10. The shrink-fit device according to claim 1, wherein the measuring unit comprises a pyrometer and the temperature sensor is a radiation detector aligned with the accommodating region, the radiation detector configured to detect thermal radiation emitted by a shrink-fit chuck located in the accommodating region.

11. The shrink-fit device according to claim 1, further comprising a thermal radiation-permeable protective window placed in the measuring channel to protect the temperature sensor from contamination.

12. The shrink-fit device according to claim 1, further comprising a controller for controlling the heating of the shrink-fit chuck during heating, the controller configured to influence the power supply to the induction coil arrangement as a function of the casing temperature.

13. A method for inductively heating a shrink-fit chuck in a shrink-fit device, the method comprising:

placing a shrink-fit chuck into an accommodating region of the shrink-fit device;

heating an induction coil arrangement that concentrically surrounds the accommodating region and thereby inductively heating the shrink-fit chuck, whereby the shrink-fit chuck thermally expands; and

controlling the temperature of the shrink-fit chuck using a measuring unit in which a casing temperature of the shrink-fit chuck is detected via a measuring channel passing through the induction coil arrangement.

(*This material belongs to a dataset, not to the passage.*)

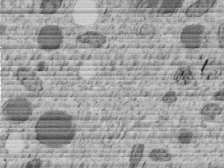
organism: C. elegans
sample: C. elegans embryo early stage

14. The method of claim 13, wherein power provided to the induction coil arrangement is varied depending on casing temperature.

15. The method according to claim 13, wherein the casing temperature is brought to a predetermined target value by controlling a power supply to the induction coil arrangement.

16. The method according to claim 15, further comprising maintaining the temperature at the predetermined target value.

17. The method according to claim 13, wherein a power supply to the induction coil arrangement is maintained or reduced or switched off when a predetermined target value of the casing temperature is reached.

18. The method according to claim 13, wherein the shrink-fit chuck is positioned relative to the temperature sensor by a stop.

19. The method of claim 18, wherein the stop comprises a pole disk of the induction coil arrangement.

20. The method according to claim 13, wherein the measured casing temperature is displayed for an operator via a display.

21. The method according to any of claim 13, wherein the casing temperature is displayed with light-emitting diodes.

22. The method according to claim 21, wherein the light emitting diodes ac colored in the manner of a traffic light.

23. The method according to claim 13, wherein the casing temperature is measured during the inductive heating and/or in a time interval thereafter.